There were 128 patients who met study criteria. Fifty-five (42.9%) wounds were left open to close by secondary intention. In the wounds that were closed primarily (n = 73), eight (10.9%) developed an SSI. There were significant differences in the average length of stay (25.0 versus 11.6 d, P = 0.032), number of office visits (3.0 versus 1.8, P = 0.008), and time from last laparotomy to the last wound care office visit (112.8 versus 57.4, P = 0.012) between patients who were treated with secondary intention closure compared to those closed primarily who did not suffer from SSI.

CONCLUSIONS

There is significant incidence of SSI in contaminated and dirty traumatic abdominal wounds; however, wound management strategies vary widely within this cohort.

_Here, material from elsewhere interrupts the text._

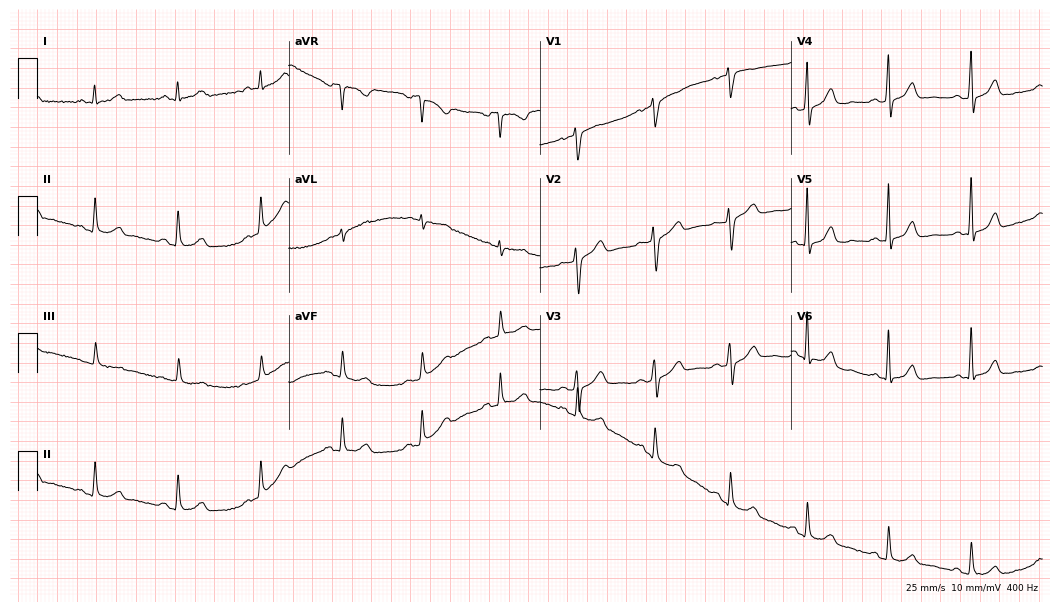
12-lead ECG from a 58-year-old female patient. No first-degree AV block, right bundle branch block, left bundle branch block, sinus bradycardia, atrial fibrillation or sinus tachycardia recorded for this tracing. Only these six findings were labelled.

Closure by secondary intention requires significantly more resource utilization. Isolating risk factors for SSI may allow additional patients to undergo primary skin closure and avoid the morbidity of closure by secondary intention.

摘要

背景

手术部位感染(SSI)的发生率已成为清洁及清洁-污染手术术后的一项关键质量指标。相比之下,污染伤口和感染伤口因预期并发症发生率较高,在这一质量指标方面很少受到关注。我们推测,针对这类高风险人群的伤口处理策略差异显著,可能无法为整体护理增添价值。

材料与方法

这是一项对2014年至2016年期间在一家城市学术型一级创伤中心接受剖腹探查术的创伤患者进行的回顾性观察研究。排除出院前死亡的患者。根据疾病控制与预防中心的定义,通过审查手术报告对伤口进行分类。根据疾病控制与预防中心的定义,通过审查病历确定SSI。伤口处理策略分为一期皮肤缝合或二期愈合。采用卡方检验或克鲁斯卡尔-沃利斯检验比较结果。

结果

有128例患者符合研究标准。55例(42.9%)伤口留待二期愈合。在一期缝合的伤口(n = 73)中,8例(10.9%)发生了SSI。与未发生SSI的一期缝合患者相比,二期愈合患者的平均住院时间(25.0天对11.6天,P = 0.032)、门诊就诊次数(3.0次对1.8次,P = 0.008)以及从上一次剖腹探查术到最后一次伤口护理门诊就诊的时间(112.8天对57.4天,P = 0.012)存在显著差异。

结论

污染和感染的外伤性腹部伤口中SSI的发生率较高;然而,该队列中的伤口处理策略差异很大。二期愈合需要更多的资源利用。识别SSI的风险因素可能会使更多患者能够进行一期皮肤缝合,避免二期愈合带来的并发症。